None of 12 mice immunized with MT followed by treatment with either PBS or normal rat IgG developed arthritis at least up to day 120 (Table I). On the other hand, 2 of 12 mice (17%) treated once daily with 11B11 mAb over a period of 10 days, commencing on the day of immunization with MT, showed signs of arthritis on day 19. The incidences of arthritis in these animals on days 22, 25, and 28 (to 120) were 58, 75, and 83%, respectively. The joint inflammation reached a peak on day 28 and thereafter decreased gradually, as shown in Fig. 1, A and B. On day 40, ankylosis of the ankle joints was observed. The average number of limbs affected per mouse was 2.3. Treatment with 11B11 mAb by itself without immunization with MT induced no joint inflammation (data not shown).

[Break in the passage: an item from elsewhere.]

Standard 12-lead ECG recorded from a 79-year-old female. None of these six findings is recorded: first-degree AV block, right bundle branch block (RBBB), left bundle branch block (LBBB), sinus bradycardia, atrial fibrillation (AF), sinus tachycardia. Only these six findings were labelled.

View larger version (21K): [in this window] [in a new window]   FIGURE 1. Treatment with 11B11 mAb induces AA in mice. Mice were immunized with MT at the base of the tail on day 0. Two milligrams of 11B11 mAb was injected i.p. once daily from day 0 to day 10. PBS and 2 mg of normal rat IgG were given as controls. The severity of arthritis was determined by measuring footpad swelling (A) as well as by giving joint scores (B) on days 16, 18, 19, 22, 25, 28, 32, 36, and 40. Closed circle, 11B11 mAb. Open circle, PBS. Open triangle, normal rat IgG. Vertical bars show SEM of 10 mice with arthritis. Data are representative of three experiments.

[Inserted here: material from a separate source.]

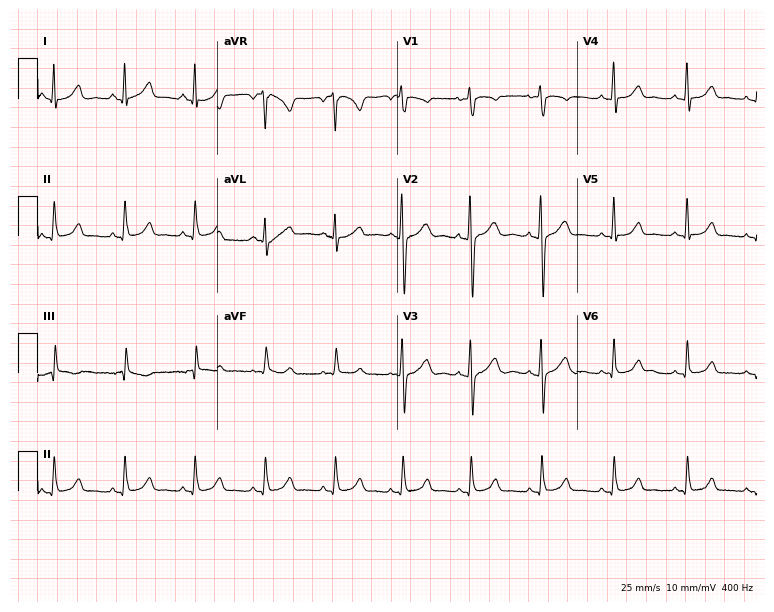
Resting 12-lead electrocardiogram (7.3-second recording at 400 Hz). Patient: a 44-year-old woman. Read as a normal ECG.

Histologic changes in tarsal joints of mice with AA were examined. On 4 days after onset of arthritis, there was a marked edema of synovial tissues with infiltration of many inflammatory cells, including neutrophils (Fig. 2B), that was absent before onset of joint inflammation (Fig. 2A). On day 30, proliferation of synovium, cell infiltration in which mononuclear cells predominated, and destruction of cartilage and subchondral bone were observed (Fig. 2C).

View larger version (92K): [in this window] [in a new window]   FIGURE 2. Histologic changes in tarsal joints of mice with AA. Tarsal joints of mice were histologically examined before onset (A) and day 4 (B) and day 30 (C) after onset of AA. Hematoxylin and eosin stained, x200. Scale bar = 100 µm.

Next, we investigated whether AA was passively transferred to normal recipient mice with lymphoid cells from mice with the disease. When normal recipients were injected i.v. with spleen and lymph node cells from mice immunized with MT followed by treatment with 11B11 mAb, 7 of 8 mice (88%) showed signs of arthritis on day 6 after the injection, and the joint inflammation reached a peak on day 10 (Fig. 3). The average number of limbs affected per mouse was 1.8. Injection into normal recipient mice of lymphoid cells from mice immunized with MT and treated with PBS failed to induce arthritis throughout the experiment. No joint inflammation was observed in recipient mice injected i.v. with sera from mice immunized with MT and treated with the anti-IL-4 mAb.

View larger version (15K): [in this window] [in a new window]   FIGURE 3. Passive transfer of AA with lymphoid cells from mice treated with 11B11 mAb. Mice were immunized with MT at the base of the tail on day 0. Two milligrams of 11B11 mAb was injected i.p. once daily from day 0 to day 10 (11B11). PBS was given as a control (PBS). On day 12, 2 x 108 lymphoid cells from the 11B11 mAb- or PBS-treated animals were prepared as described in Materials and Methods and injected i.v. into the tail of normal recipient mice (Lymphoid cells). One milliliter of serum from 11B11 mAb-treated mice was also given to recipient animals (Serum). Closed circle, 11B11/Lymphoid cells. Open circle, PBS/Lymphoid cells. Open triangle, 11B11/Serum. Vertical bars show SEM of seven mice. Data are representative of two experiments.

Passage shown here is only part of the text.